What colour should be displayed when and in what direction on the loco?

Secondly, should I have independant control of them from my handheld throttle so I can set the colours myself, or should they be operated directionally? 

Thanks for your help guys,
Gavin


----------



## Mike Rogers (Jan 4, 2008)

The purpose of classification lights was to help identify the train on which they were displayed. The three colors and their meanings were as follows: 

White. Indicated an "extra" train not shown in the timetable. For much of railroad history, train-movement authority was granted by timetables. If a train was listed in the timetable, it had the authority to operate according to its printed schedule. Deviations from the timetable, such as a train running late, were handled with train orders from the dispatcher. Under this "timetable-and-train-order" system, it was important that trains kept as close to schedule as possible, and that any special trains not shown in the timetable be clearly identified as such with a white light. Many freight trains operated as extras, and thus carried a white classification signal. 

Green. Indicated that, while the train displaying the lights was a regularly scheduled one, a second section was following behind it. This was done, for example, when ridership demand exceeded the capacity of a single passenger train. If there were too many passengers for a single section of, say, New York Central's 20th Century Limited, a second section was operated, and, if needed, a third, fourth, fifth, and even sixth. The engine of each section except the last would display green lights. While each section was a separate entity, the timetable's "train 25" would not be considered to have passed a given point until the last section of the train had gone by. For operational convenience, special trains that otherwise might have carried white "extra" signals were sometimes operated as advance or second sections of regular, but unrelated, trains. 

Red.
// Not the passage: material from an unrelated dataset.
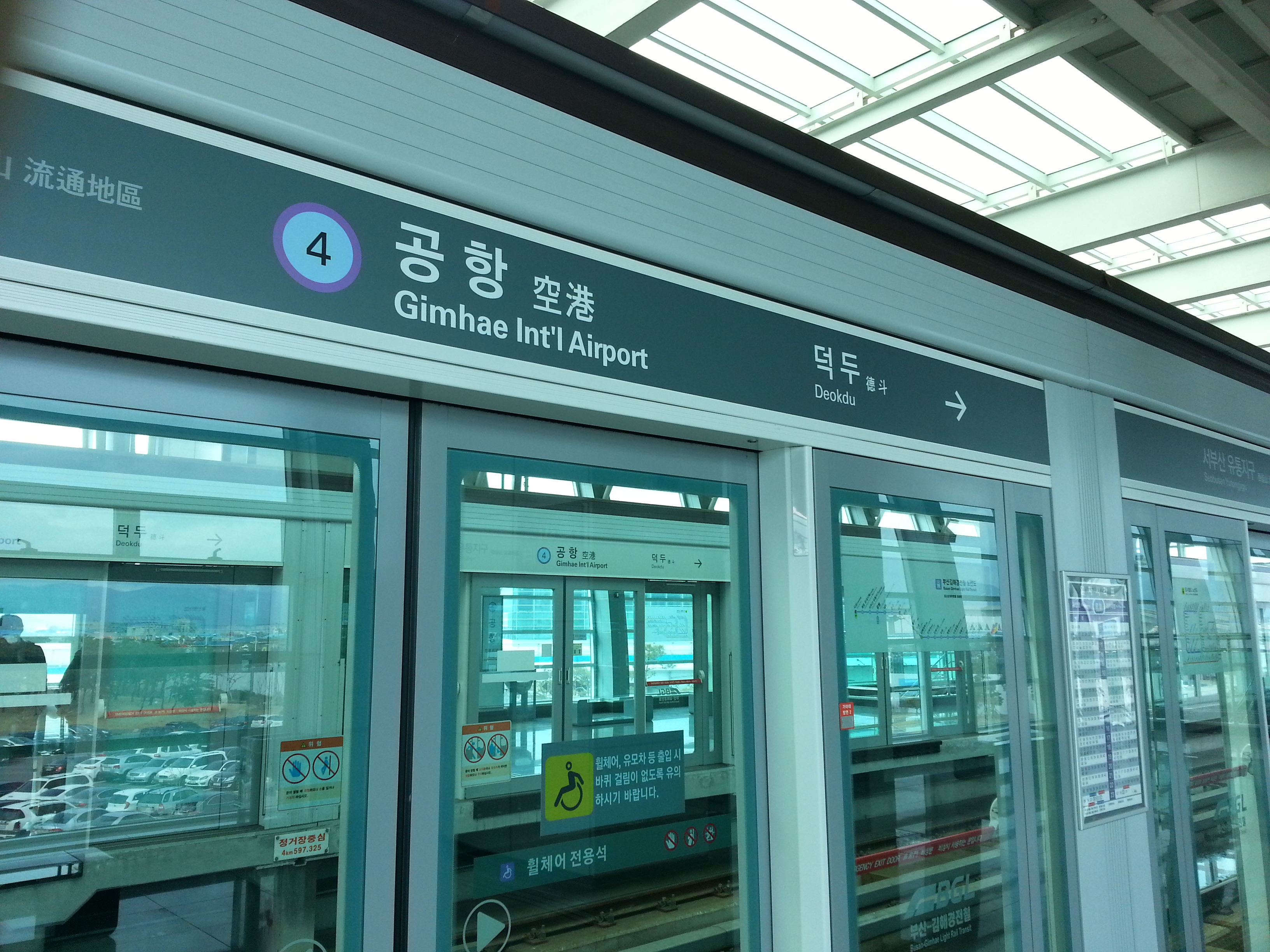 釜山－金海軽電鉄空港駅ホームドア
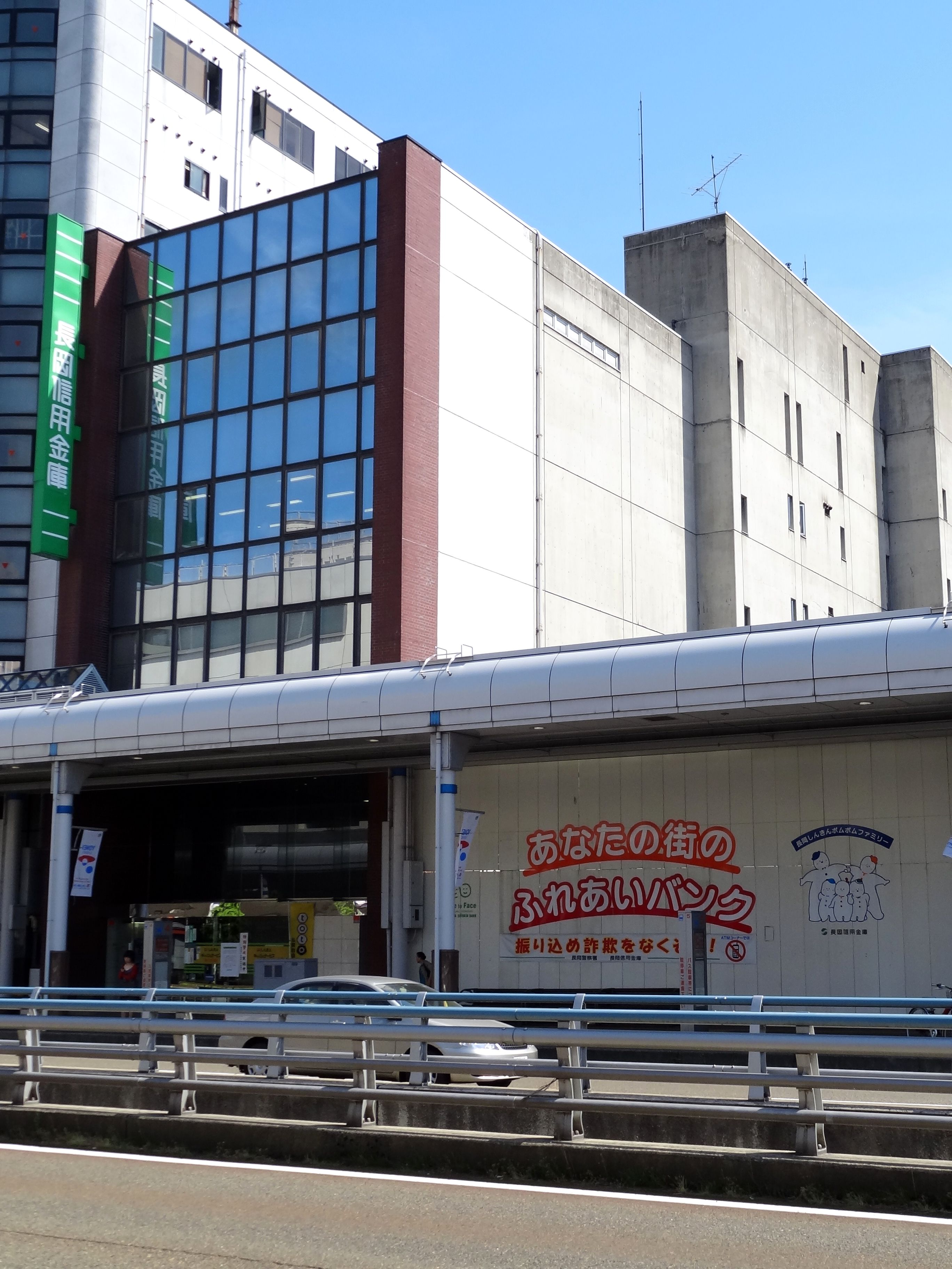 長岡信用金庫本店

Indicated the end of a train. A train, be it a single engine, a group of engines, or an engine(s) with cars, must have a marker on the rear end. In the (relatively rare) situations when the last element in a train would be a locomotive, the red lights would be lit.


----------



## supagav (Feb 8, 2008)

Thanks for the info!

So in effect, is the way USA trains represents the classification lights with green on the front and red on the back of the loco actually wrong? 

Also, when I look at a lot of photos of SP geeps, Strapac etc, all the lights seem to be dark. Would then have only been used when the situation arose?
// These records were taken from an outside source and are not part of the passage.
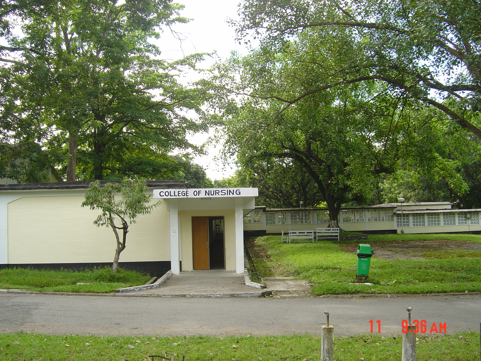 नेपाली: कलेज अफ नर्सिंग, वी.पी. कोइराला स्वास्थ्य विज्ञान प्रतिष्ठान
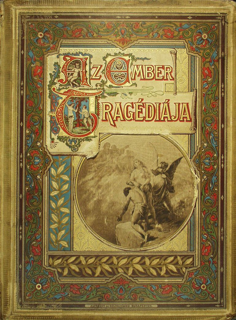 Madách Az ember tragédiája Zichy Mihály illusztrálásával az 1888-as második díszkiadás borítója
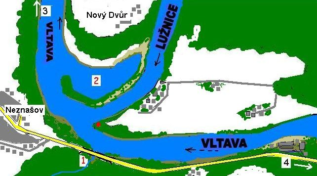 Mapka soutoku Lužnice s Vltavou a okolí
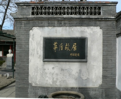 茅盾故居影壁 拍摄

Thanks again, appologies for the dumb questions!


----------



## Semper Vaporo (Jan 2, 2008)

Flags (cloth or metal) were used in daylight hours and lanterns were used at night in the dark. 

Different railroads had different rules governing what the colors meant. Railroad rules also changed over the years as the government or railroad associations stepped in to ATTEMPT to "standardize" the rules across many companies. 

To know exactly what YOUR engine should show, you need to get a rule book for the particular railroad AND era that you are modeling.


----------



## Mike Rogers (Jan 4, 2008)

Posted By supagav on 02/09/2008 1:39 AM Thanks for the info!

_ So in effect, is the way USA trains represents the classification lights with green on the front and red on the back of the loco actually wrong? 

_Not necessarily, if it was a lite engine movement and another section of the same train was to follow, then the above setup would be correct.

One must remember the following:

White: Extra train not running under timetable authority. 
Green: Another section follows that is running under timetable authority.
Dark: The only section running of this class under timetable authority.
Red: End of train (or in this case, engine, when running lite)_
_

Also, when I look at a lot of photos of SP geeps, Strapac etc, all the lights seem to be dark. Would then have only been used when the situation arose?

See above. 

Mike


----------



## supagav (Feb 8, 2008)

Thanks for the help, that clears up my ignorance! 

I think I'll hook them up so I can either leave them off, or have independant control of the colour with different DCC functions.

Thanks again,
Gavin


----------